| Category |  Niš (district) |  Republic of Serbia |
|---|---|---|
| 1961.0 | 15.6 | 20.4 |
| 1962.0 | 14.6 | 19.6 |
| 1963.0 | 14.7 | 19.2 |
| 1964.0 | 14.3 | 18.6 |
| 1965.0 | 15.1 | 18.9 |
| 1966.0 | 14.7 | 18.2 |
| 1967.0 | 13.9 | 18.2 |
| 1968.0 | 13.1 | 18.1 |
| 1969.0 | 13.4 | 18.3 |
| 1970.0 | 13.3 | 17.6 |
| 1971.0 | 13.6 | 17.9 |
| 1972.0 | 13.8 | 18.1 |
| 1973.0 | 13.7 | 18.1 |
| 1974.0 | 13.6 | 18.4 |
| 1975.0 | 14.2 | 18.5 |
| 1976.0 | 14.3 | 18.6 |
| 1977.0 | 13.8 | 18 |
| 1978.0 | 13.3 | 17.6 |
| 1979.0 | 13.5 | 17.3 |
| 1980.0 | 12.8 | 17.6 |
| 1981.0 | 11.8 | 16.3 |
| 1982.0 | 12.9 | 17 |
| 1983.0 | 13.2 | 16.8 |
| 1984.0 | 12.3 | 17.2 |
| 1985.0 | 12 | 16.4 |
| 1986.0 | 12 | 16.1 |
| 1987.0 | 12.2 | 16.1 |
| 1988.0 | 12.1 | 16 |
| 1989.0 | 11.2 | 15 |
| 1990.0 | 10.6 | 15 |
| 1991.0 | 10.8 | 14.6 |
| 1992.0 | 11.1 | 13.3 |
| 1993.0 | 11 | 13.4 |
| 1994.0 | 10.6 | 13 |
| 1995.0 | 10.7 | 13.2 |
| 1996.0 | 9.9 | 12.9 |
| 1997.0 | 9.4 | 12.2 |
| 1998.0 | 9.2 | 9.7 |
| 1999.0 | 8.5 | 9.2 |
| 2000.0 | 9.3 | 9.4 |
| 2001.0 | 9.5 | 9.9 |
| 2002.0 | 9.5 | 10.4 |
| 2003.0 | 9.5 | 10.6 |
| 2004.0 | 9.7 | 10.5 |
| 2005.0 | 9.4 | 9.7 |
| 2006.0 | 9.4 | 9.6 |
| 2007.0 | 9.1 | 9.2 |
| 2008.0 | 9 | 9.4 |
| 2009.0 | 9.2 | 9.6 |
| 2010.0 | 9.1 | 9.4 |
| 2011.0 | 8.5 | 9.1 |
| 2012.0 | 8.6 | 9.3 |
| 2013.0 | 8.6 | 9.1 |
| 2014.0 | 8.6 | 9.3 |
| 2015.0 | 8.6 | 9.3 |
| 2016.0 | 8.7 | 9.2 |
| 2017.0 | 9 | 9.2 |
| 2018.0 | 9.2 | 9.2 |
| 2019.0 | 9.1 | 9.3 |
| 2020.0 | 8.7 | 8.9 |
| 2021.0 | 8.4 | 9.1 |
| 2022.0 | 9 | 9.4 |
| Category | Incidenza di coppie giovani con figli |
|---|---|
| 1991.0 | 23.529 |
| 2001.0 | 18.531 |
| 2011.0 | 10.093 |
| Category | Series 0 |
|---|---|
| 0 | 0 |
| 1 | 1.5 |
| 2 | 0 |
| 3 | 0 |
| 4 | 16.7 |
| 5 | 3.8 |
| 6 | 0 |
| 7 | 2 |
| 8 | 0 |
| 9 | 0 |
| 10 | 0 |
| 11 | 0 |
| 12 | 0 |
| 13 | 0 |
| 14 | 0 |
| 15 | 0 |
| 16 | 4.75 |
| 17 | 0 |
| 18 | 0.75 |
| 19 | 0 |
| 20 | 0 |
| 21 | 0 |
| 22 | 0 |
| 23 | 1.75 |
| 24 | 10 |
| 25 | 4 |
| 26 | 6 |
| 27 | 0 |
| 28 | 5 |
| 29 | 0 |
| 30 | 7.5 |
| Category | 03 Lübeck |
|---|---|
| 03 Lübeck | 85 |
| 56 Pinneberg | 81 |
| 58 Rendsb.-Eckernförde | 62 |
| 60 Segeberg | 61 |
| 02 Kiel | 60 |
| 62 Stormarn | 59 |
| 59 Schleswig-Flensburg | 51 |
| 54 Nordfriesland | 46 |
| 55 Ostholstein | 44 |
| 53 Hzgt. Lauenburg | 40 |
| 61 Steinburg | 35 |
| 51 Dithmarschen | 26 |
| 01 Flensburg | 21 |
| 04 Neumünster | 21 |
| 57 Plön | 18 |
_ _ _
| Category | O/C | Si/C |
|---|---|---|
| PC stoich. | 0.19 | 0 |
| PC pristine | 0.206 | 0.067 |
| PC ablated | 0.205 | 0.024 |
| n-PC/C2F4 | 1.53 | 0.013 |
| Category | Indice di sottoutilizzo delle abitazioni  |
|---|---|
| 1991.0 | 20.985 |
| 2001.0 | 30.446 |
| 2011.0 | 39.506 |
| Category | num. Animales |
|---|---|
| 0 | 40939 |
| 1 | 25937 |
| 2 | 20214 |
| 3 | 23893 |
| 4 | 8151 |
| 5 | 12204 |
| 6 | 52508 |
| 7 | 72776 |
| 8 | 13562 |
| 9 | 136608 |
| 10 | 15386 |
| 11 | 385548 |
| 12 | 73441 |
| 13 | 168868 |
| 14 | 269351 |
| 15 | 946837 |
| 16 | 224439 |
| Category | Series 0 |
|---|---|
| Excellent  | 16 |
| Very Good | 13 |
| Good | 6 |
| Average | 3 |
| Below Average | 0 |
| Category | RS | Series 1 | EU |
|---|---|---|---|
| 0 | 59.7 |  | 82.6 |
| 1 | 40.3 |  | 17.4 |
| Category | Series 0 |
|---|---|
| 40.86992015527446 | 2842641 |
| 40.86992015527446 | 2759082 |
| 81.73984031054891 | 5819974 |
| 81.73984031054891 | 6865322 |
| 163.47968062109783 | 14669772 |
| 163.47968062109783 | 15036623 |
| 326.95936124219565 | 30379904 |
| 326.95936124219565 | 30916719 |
_ _ _
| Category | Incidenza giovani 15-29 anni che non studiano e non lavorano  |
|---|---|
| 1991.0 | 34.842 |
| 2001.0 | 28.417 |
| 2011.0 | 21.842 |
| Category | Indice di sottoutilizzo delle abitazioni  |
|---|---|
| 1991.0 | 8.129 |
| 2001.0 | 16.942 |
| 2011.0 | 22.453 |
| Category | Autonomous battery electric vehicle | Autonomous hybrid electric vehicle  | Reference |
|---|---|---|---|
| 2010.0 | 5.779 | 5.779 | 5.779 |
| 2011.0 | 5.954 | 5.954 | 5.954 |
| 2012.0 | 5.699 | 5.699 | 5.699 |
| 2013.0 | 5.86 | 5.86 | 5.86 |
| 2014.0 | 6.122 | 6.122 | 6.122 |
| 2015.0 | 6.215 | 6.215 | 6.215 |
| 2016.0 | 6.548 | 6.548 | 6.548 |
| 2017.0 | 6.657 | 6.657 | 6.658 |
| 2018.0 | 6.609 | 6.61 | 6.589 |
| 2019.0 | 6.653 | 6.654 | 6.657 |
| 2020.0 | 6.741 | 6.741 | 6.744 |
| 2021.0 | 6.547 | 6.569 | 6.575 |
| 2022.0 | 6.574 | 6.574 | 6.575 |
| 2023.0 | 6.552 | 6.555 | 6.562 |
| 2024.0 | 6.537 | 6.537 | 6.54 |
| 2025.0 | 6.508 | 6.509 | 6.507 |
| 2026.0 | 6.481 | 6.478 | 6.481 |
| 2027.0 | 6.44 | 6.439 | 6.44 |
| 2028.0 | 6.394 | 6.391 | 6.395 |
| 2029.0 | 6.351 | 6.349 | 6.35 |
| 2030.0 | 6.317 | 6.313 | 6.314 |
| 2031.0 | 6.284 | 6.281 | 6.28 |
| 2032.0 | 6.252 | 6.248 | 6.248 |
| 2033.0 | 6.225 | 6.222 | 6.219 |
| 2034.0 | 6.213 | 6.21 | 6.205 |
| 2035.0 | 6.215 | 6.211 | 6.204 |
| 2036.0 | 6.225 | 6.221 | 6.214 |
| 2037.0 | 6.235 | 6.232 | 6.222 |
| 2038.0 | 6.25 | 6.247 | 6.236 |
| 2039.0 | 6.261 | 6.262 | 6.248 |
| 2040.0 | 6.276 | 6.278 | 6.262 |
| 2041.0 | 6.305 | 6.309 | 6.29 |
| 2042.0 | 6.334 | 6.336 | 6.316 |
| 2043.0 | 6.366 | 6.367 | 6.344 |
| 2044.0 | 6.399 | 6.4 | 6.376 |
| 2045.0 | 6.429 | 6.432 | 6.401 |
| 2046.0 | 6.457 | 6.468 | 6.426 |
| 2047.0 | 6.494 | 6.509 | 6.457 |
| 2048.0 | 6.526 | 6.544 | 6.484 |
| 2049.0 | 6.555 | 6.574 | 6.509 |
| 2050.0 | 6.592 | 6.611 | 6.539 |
_ _ _
**Your instructions:** In the entries above, find the line holding "13.9 | 18.2 |" and the line holding "Segeberg | 61 |"; print both of them and every line between, exactly, and nothing else.

**Result:**
| 1967.0 | 13.9 | 18.2 |
| 1968.0 | 13.1 | 18.1 |
| 1969.0 | 13.4 | 18.3 |
| 1970.0 | 13.3 | 17.6 |
| 1971.0 | 13.6 | 17.9 |
| 1972.0 | 13.8 | 18.1 |
| 1973.0 | 13.7 | 18.1 |
| 1974.0 | 13.6 | 18.4 |
| 1975.0 | 14.2 | 18.5 |
| 1976.0 | 14.3 | 18.6 |
| 1977.0 | 13.8 | 18 |
| 1978.0 | 13.3 | 17.6 |
| 1979.0 | 13.5 | 17.3 |
| 1980.0 | 12.8 | 17.6 |
| 1981.0 | 11.8 | 16.3 |
| 1982.0 | 12.9 | 17 |
| 1983.0 | 13.2 | 16.8 |
| 1984.0 | 12.3 | 17.2 |
| 1985.0 | 12 | 16.4 |
| 1986.0 | 12 | 16.1 |
| 1987.0 | 12.2 | 16.1 |
| 1988.0 | 12.1 | 16 |
| 1989.0 | 11.2 | 15 |
| 1990.0 | 10.6 | 15 |
| 1991.0 | 10.8 | 14.6 |
| 1992.0 | 11.1 | 13.3 |
| 1993.0 | 11 | 13.4 |
| 1994.0 | 10.6 | 13 |
| 1995.0 | 10.7 | 13.2 |
| 1996.0 | 9.9 | 12.9 |
| 1997.0 | 9.4 | 12.2 |
| 1998.0 | 9.2 | 9.7 |
| 1999.0 | 8.5 | 9.2 |
| 2000.0 | 9.3 | 9.4 |
| 2001.0 | 9.5 | 9.9 |
| 2002.0 | 9.5 | 10.4 |
| 2003.0 | 9.5 | 10.6 |
| 2004.0 | 9.7 | 10.5 |
| 2005.0 | 9.4 | 9.7 |
| 2006.0 | 9.4 | 9.6 |
| 2007.0 | 9.1 | 9.2 |
| 2008.0 | 9 | 9.4 |
| 2009.0 | 9.2 | 9.6 |
| 2010.0 | 9.1 | 9.4 |
| 2011.0 | 8.5 | 9.1 |
| 2012.0 | 8.6 | 9.3 |
| 2013.0 | 8.6 | 9.1 |
| 2014.0 | 8.6 | 9.3 |
| 2015.0 | 8.6 | 9.3 |
| 2016.0 | 8.7 | 9.2 |
| 2017.0 | 9 | 9.2 |
| 2018.0 | 9.2 | 9.2 |
| 2019.0 | 9.1 | 9.3 |
| 2020.0 | 8.7 | 8.9 |
| 2021.0 | 8.4 | 9.1 |
| 2022.0 | 9 | 9.4 |
| Category | Incidenza di coppie giovani con figli |
|---|---|
| 1991.0 | 23.529 |
| 2001.0 | 18.531 |
| 2011.0 | 10.093 |
| Category | Series 0 |
|---|---|
| 0 | 0 |
| 1 | 1.5 |
| 2 | 0 |
| 3 | 0 |
| 4 | 16.7 |
| 5 | 3.8 |
| 6 | 0 |
| 7 | 2 |
| 8 | 0 |
| 9 | 0 |
| 10 | 0 |
| 11 | 0 |
| 12 | 0 |
| 13 | 0 |
| 14 | 0 |
| 15 | 0 |
| 16 | 4.75 |
| 17 | 0 |
| 18 | 0.75 |
| 19 | 0 |
| 20 | 0 |
| 21 | 0 |
| 22 | 0 |
| 23 | 1.75 |
| 24 | 10 |
| 25 | 4 |
| 26 | 6 |
| 27 | 0 |
| 28 | 5 |
| 29 | 0 |
| 30 | 7.5 |
| Category | 03 Lübeck |
|---|---|
| 03 Lübeck | 85 |
| 56 Pinneberg | 81 |
| 58 Rendsb.-Eckernförde | 62 |
| 60 Segeberg | 61 |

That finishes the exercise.